■ The records ■
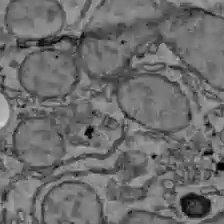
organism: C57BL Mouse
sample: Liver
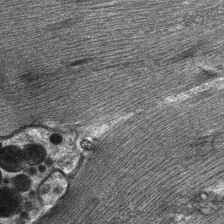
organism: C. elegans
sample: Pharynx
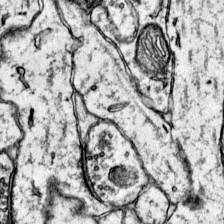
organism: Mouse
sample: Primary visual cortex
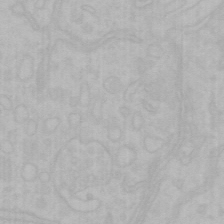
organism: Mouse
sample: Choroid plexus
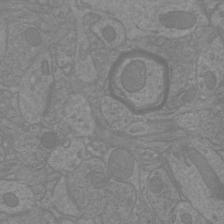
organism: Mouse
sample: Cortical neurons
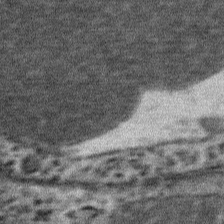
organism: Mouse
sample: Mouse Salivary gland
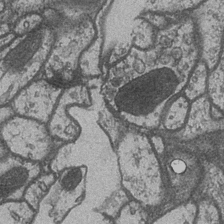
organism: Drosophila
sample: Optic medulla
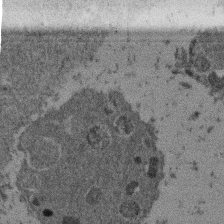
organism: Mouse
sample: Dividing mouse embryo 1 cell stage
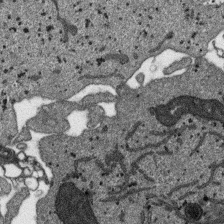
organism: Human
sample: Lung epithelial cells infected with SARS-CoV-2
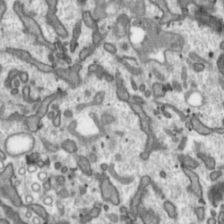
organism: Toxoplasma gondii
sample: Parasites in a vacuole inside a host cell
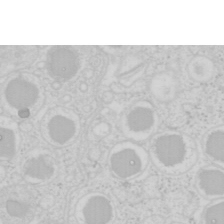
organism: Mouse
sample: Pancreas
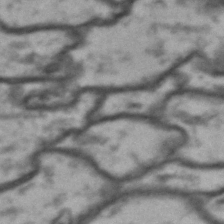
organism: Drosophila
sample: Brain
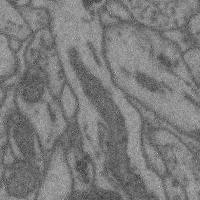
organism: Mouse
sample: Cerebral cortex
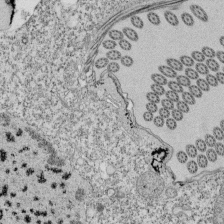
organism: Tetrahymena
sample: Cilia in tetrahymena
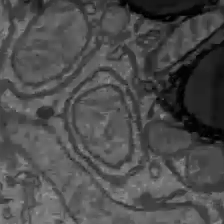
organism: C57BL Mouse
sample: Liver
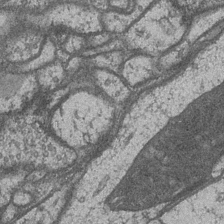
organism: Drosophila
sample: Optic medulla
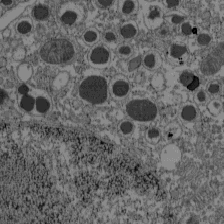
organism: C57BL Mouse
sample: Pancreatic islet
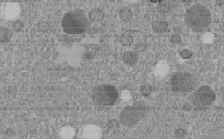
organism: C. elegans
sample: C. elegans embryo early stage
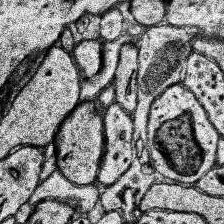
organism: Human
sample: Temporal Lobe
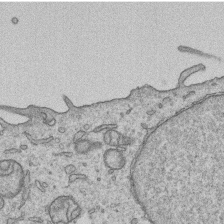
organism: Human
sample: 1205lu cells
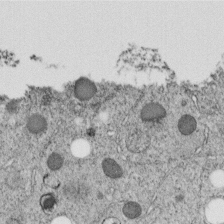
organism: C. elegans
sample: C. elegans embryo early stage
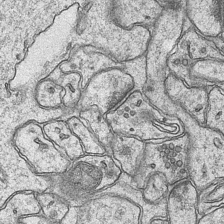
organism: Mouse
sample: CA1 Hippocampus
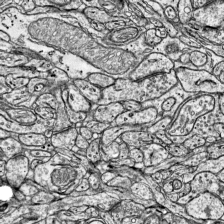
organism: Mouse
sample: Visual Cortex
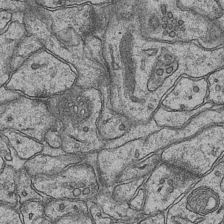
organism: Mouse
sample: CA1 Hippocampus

■ Your objective ■
Make an exact reproduction of the listing above, without any pictures.

■ Reply ■
organism: C57BL Mouse
sample: Liver
organism: C. elegans
sample: Pharynx
organism: Mouse
sample: Primary visual cortex
organism: Mouse
sample: Choroid plexus
organism: Mouse
sample: Cortical neurons
organism: Mouse
sample: Mouse Salivary gland
organism: Drosophila
sample: Optic medulla
organism: Mouse
sample: Dividing mouse embryo 1 cell stage
organism: Human
sample: Lung epithelial cells infected with SARS-CoV-2
organism: Toxoplasma gondii
sample: Parasites in a vacuole inside a host cell
organism: Mouse
sample: Pancreas
organism: Drosophila
sample: Brain
organism: Mouse
sample: Cerebral cortex
organism: Tetrahymena
sample: Cilia in tetrahymena
organism: C57BL Mouse
sample: Liver
organism: Drosophila
sample: Optic medulla
organism: C57BL Mouse
sample: Pancreatic islet
organism: C. elegans
sample: C. elegans embryo early stage
organism: Human
sample: Temporal Lobe
organism: Human
sample: 1205lu cells
organism: C. elegans
sample: C. elegans embryo early stage
organism: Mouse
sample: CA1 Hippocampus
organism: Mouse
sample: Visual Cortex
organism: Mouse
sample: CA1 Hippocampus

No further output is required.